(PROBLEM)
Set the records down again in full, exactly as they are, apart from the images.

Collection entries
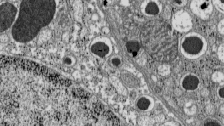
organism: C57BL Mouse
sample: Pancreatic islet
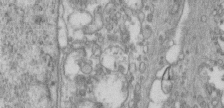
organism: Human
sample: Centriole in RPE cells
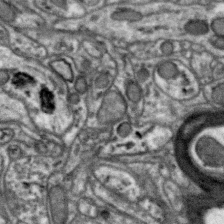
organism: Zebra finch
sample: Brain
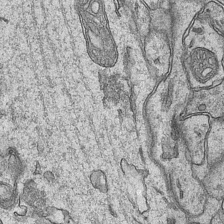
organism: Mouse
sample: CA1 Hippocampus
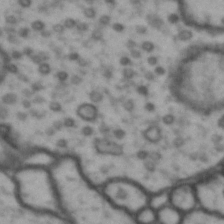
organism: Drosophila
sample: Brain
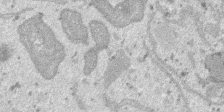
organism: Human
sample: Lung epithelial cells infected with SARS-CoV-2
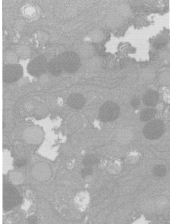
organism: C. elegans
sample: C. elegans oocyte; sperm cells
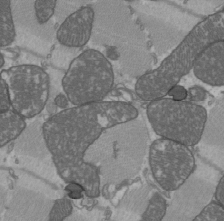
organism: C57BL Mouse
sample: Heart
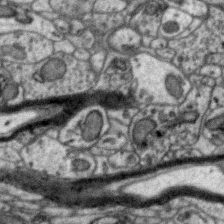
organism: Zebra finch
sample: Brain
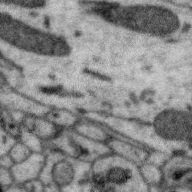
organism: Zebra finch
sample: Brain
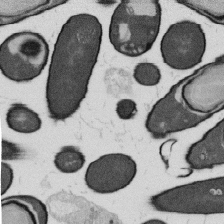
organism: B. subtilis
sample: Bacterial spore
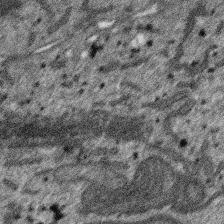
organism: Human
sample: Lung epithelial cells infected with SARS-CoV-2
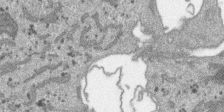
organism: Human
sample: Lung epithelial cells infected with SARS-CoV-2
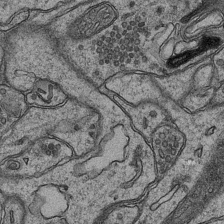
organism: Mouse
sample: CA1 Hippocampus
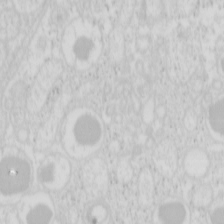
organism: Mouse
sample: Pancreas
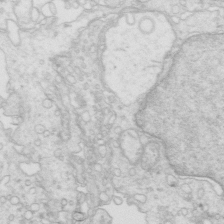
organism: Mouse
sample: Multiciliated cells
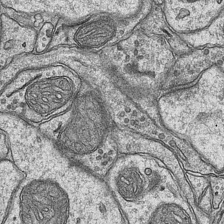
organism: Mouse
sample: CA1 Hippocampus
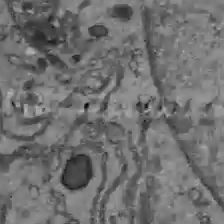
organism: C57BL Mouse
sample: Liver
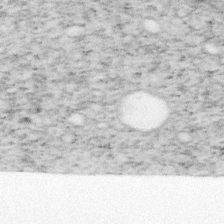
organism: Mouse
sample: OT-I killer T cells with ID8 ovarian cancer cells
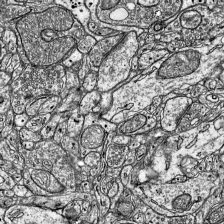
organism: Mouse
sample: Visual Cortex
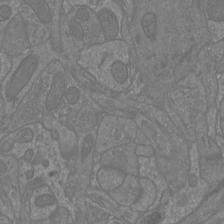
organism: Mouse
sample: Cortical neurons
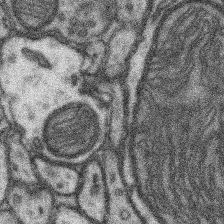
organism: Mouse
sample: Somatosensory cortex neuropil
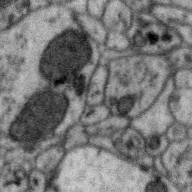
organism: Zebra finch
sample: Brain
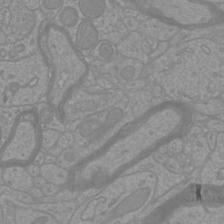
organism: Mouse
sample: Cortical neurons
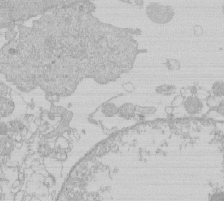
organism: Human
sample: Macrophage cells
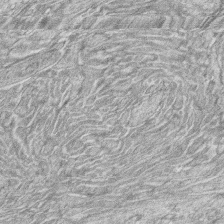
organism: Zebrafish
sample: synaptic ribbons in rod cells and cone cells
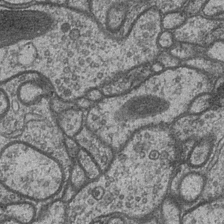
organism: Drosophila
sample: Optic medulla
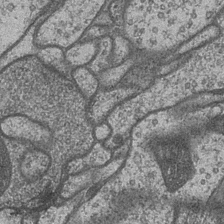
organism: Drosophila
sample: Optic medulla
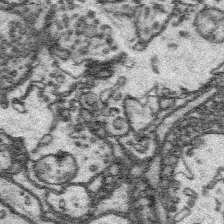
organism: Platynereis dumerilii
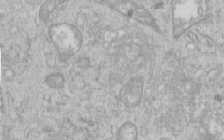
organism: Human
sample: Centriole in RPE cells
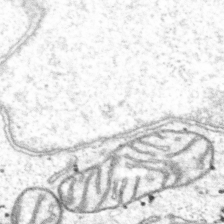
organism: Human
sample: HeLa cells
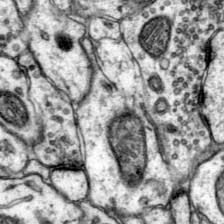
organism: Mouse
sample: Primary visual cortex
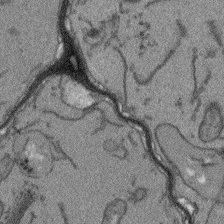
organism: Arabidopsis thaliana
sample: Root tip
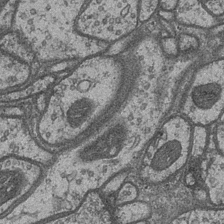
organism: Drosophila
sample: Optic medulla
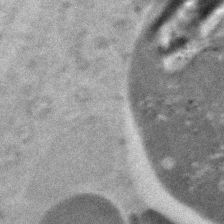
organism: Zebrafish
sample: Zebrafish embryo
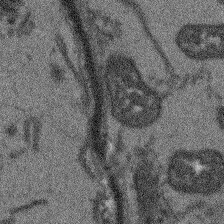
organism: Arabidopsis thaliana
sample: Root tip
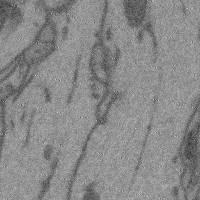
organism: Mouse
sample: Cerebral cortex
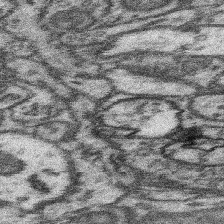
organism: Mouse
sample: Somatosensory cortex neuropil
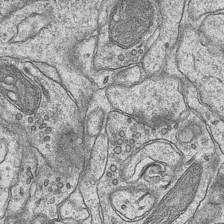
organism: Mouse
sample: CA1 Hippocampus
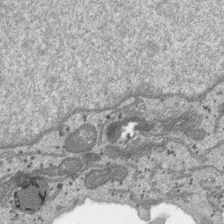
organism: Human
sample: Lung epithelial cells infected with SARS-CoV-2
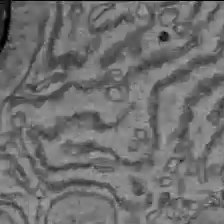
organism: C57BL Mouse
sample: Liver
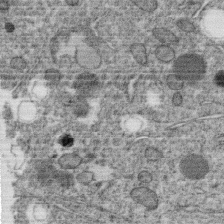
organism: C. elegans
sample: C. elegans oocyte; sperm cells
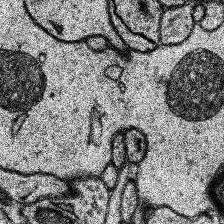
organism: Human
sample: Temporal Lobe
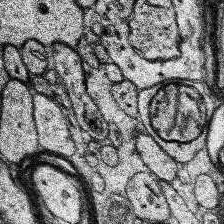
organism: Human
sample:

(PROBLEM SOLUTION)
organism: C57BL Mouse
sample: Pancreatic islet
organism: Human
sample: Centriole in RPE cells
organism: Zebra finch
sample: Brain
organism: Mouse
sample: CA1 Hippocampus
organism: Drosophila
sample: Brain
organism: Human
sample: Lung epithelial cells infected with SARS-CoV-2
organism: C. elegans
sample: C. elegans oocyte; sperm cells
organism: C57BL Mouse
sample: Heart
organism: Zebra finch
sample: Brain
organism: Zebra finch
sample: Brain
organism: B. subtilis
sample: Bacterial spore
organism: Human
sample: Lung epithelial cells infected with SARS-CoV-2
organism: Human
sample: Lung epithelial cells infected with SARS-CoV-2
organism: Mouse
sample: CA1 Hippocampus
organism: Mouse
sample: Pancreas
organism: Mouse
sample: Multiciliated cells
organism: Mouse
sample: CA1 Hippocampus
organism: C57BL Mouse
sample: Liver
organism: Mouse
sample: OT-I killer T cells with ID8 ovarian cancer cells
organism: Mouse
sample: Visual Cortex
organism: Mouse
sample: Cortical neurons
organism: Mouse
sample: Somatosensory cortex neuropil
organism: Zebra finch
sample: Brain
organism: Mouse
sample: Cortical neurons
organism: Human
sample: Macrophage cells
organism: Zebrafish
sample: synaptic ribbons in rod cells and cone cells
organism: Drosophila
sample: Optic medulla
organism: Drosophila
sample: Optic medulla
organism: Platynereis dumerilii
organism: Human
sample: Centriole in RPE cells
organism: Human
sample: HeLa cells
organism: Mouse
sample: Primary visual cortex
organism: Arabidopsis thaliana
sample: Root tip
organism: Drosophila
sample: Optic medulla
organism: Zebrafish
sample: Zebrafish embryo
organism: Arabidopsis thaliana
sample: Root tip
organism: Mouse
sample: Cerebral cortex
organism: Mouse
sample: Somatosensory cortex neuropil
organism: Mouse
sample: CA1 Hippocampus
organism: Human
sample: Lung epithelial cells infected with SARS-CoV-2
organism: C57BL Mouse
sample: Liver
organism: C. elegans
sample: C. elegans oocyte; sperm cells
organism: Human
sample: Temporal Lobe
organism: Human
sample:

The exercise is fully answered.